The cockpit of the Haas VF-20

Grosjean hails F1 survival cell

Recollecting the crash, Grosjean, who escaped with nothing more than severe burns to his hands, said: “From my point of view, it was a big accident but I didn’t realize the impact or how violent it was from the outside.

“It was only the next day when I asked someone to show me what it looked like that I realised.

“I had to break the headrest, punching it with my helmet and then I eventually managed to get my helmet through and stand up in the seat.

“I realised my left foot was stuck into the chassis and I pulled as hard as I could on my left leg. My shoe stayed in the chassis but my foot came loose so I was free to exit the car.

“It was 120 kilos of fuel plus the battery – both were on fire. Dr Jan Roberts, Alan (van der Merwe) from the medical car and one fireman were trying to open a gap in the fire to help me get out.

“I believe that helped me at least to get a vision of where I had to go and where the exit was.

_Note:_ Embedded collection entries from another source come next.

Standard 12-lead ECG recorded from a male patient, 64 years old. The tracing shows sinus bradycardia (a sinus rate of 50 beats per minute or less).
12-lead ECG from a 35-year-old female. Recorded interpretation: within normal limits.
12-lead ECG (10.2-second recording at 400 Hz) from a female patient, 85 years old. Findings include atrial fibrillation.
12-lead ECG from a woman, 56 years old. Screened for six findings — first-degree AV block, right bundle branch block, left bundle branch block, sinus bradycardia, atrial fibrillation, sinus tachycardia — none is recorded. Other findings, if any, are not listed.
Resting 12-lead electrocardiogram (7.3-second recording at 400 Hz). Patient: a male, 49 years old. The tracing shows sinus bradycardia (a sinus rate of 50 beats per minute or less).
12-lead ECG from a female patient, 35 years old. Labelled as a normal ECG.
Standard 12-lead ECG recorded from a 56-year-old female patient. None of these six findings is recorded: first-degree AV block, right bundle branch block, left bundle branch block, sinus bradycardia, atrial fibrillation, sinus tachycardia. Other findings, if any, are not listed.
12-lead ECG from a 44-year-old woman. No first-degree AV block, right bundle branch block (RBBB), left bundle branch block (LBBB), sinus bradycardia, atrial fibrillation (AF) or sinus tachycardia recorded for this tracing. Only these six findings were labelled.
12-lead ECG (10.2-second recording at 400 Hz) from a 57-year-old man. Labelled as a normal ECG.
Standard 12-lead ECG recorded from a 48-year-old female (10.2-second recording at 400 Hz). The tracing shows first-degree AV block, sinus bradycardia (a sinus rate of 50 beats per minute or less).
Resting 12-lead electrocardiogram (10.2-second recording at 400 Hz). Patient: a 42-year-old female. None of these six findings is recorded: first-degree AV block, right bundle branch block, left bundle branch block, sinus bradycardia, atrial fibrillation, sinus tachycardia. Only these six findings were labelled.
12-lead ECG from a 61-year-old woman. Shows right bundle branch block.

“The survival cell is there for you in case of a huge impact. I was intact inside the shell. The chassis is still in one piece, the halo is there, and apart from the damage and burn it is still as it should be. I guess that saved my life.”

The room in which the chassis will be housed is one of seven unique experiences, each specially designed in collaboration with award-winning curators, artists, and filmmakers to offer a stunning adventure through the world of Formula 1.

The wider show, which opens on March 24 at IFEMA Madrid, also honours and explores the constant innovation that has pushed Formula 1 forward and boasts a wide range of artefacts and contributions from the sport’s most legendary teams, experts and personalities.